Maven repositories - short intro

Maven completely relies on repositories to do the work. There are remote repositories (plural!) and local repository (singular!). The remote repositories are (from the developer's point of view) "remote", since he has no direct influence on them/it, while local repositories are completely under his control and used directly in build cycle performed by him.

Furthermore, the local repository and remote repository is not the same and are not interchangeable by any means (like deep-filecopy and republishing it on some HTTP server)! These two kinds of repositories shares same "deep" hierarchy and most of the content (JARs, POMs,...) but a local repository is not usable as remote repository, since the metadata information is lost (at least transformed and/or renamed) in it!

Maven uses centralized repositories to provide global access to needed and described artifacts found in project's POM. Furthermore, these remote repositories are heavily used in artifact and maven plugin (which are plain artifacts too) resolution. Even the "clean" goal on fresh maven2 installation will fetch a few plugins (at least the maven-clean-plugin) and it's dependencies from central repository, since maven2 is shipped slim, without plugins!

Repositories for Maven2 are configured at Maven2 level (in settings.xml) and per project level (in POM).

The remote repositories

As it was stated on the beginning, you may have as much remote repositories as you like, but Maven2 comes preconfigured to use the "central" remote repository (see below) as default. The reason why would you like more then one remote repository is simple: you can separate artifacts, you can separate build or even you can create separate environments (these reasons will may be unclear for a common OSS developer).

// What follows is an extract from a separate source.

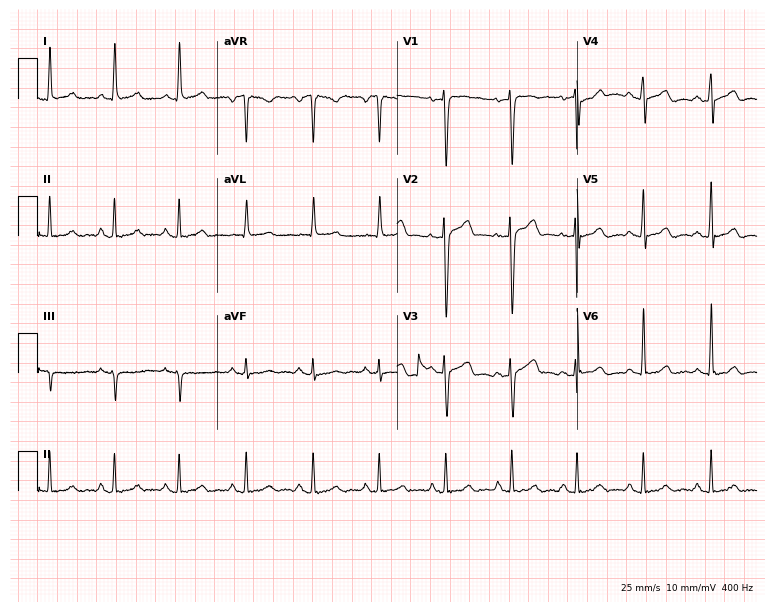
Standard 12-lead ECG recorded from a male patient, 41 years old. None of these six findings is recorded: first-degree AV block, right bundle branch block, left bundle branch block, sinus bradycardia, atrial fibrillation, sinus tachycardia.
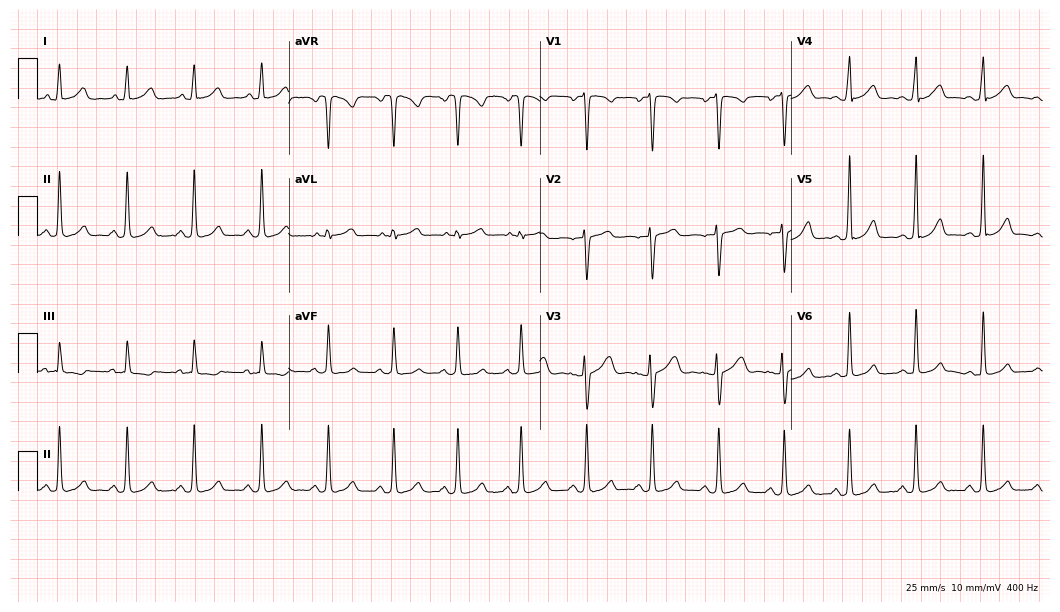
ECG (10.2-second recording at 400 Hz) — a woman, 22 years old. Labelled as a normal ECG.

Remote repositories are accessed mostly over plain HTTP transport, but it is not restricted to it. There are examples to repositories published over HTTPS, FTP or even over HTTPS with client key authentication too (2SSL). For the latter, there are sample deployments using Proximity.

The central remote repository

The central repository is an alias for a "Maven Repository Switchboard" named repository, which is found in maven-project-2.0.x.jar, deployed with Maven2. It points to a symbolic address "http://repo1.maven.org/maven2" which is simply an alias for "http://www.ibiblio.org/maven2/" (as of 2006. 06. 21.). The need for this alias were justified by recent ibiblio and/or codehaus blackout, when the alias was redirected to "http://repo.mergere.com/maven2/" as a quick solution, since all maven2 users without maven-proxy between them and repo "central" was doomed to failing builds!

The central repository is configured to not hold snapshots (not like Maven1 repository found on ibiblio!) -- a fact that is a way too much ignored (will see later when overrriding reposes why).

The local repository

The local repository is per default created in $HOME/.m2/repository directory. It will by time grow as new artifacts are fetched from remote repositories and as the developer installs artifacts into it locally. Simple formulation would be: the local repository will contain the union of all artifacts and their dependencies ever built with Maven2 using the given local repository.

Repository aggregation

Please read the the Aggregation of proxies may not be your friend article!

As we said already, Proximity aggregates multiple repositories. What does it mean actually? Well, first of all, you don't need to reference four (as provided in default config) different remote repositories (IT nightmare), it is enough only to reference Proximity.

Aggregation does brings some difficulties: what happens if some path (eg. /ant/ant/1.6.5/ant-1.6.5.pom) have defined contents in more then one repository? Proximity solves this by "who serve first - wins" algorithm. When Maven client issues a HTTP GET command with absolute URL (which is computed from artifact's groupId, artifactId and version), Proximity start looking for that item by iterating over his repositories. This is the reason why is so important the repository order in configuration.

Artifact "spoofing"

By placing repository A with similar content before repository B in repository list, we do an intentional spoof of artifacts from B with artifacts from A. This brings endless possibilities (but possibilities to errors too) to us.

Metadata merging

Beside this. for Maven2 to function properly, proper metadata (maven-metadata.xml) is very important. But metadata falls in a special category as opposed to those "general" artifacts descibed before. Spoofing is not always a good solution for them. Imagine a case, when you have configured the following repositories:

  • inhouse, hosted
  • central, proxied from http://repo1.maven.org/maven2
  • apache-snapshot, proxied from http://people.apache.org/maven-snapshot-repository

Let's say, you request artifact Doxia core. You can check yourself, but the /org/apache/maven/doxia/doxia-core/maven-metadata.xml file exists in both, central and apache-snapshot repositories. Which one should be served to Maven if requested?

Since this file is Maven metadata file, it should be merged. The merge operation within Proximity depends on repository's groupId. If the repositories are in the same group, the metadata will be merged, otherwise spoofed.

Using these techniques, we can fight against various "unstable" repositories, or simply "defend" a temporary malfunction (like dissapearance of Jakarta VFS unreleased version). If we would depend on it, we are able with Proximity to "spoof" it back into place at company level without to be doomed to failing builds until the remote repository that is proxied by Proximity is brought back to its original state.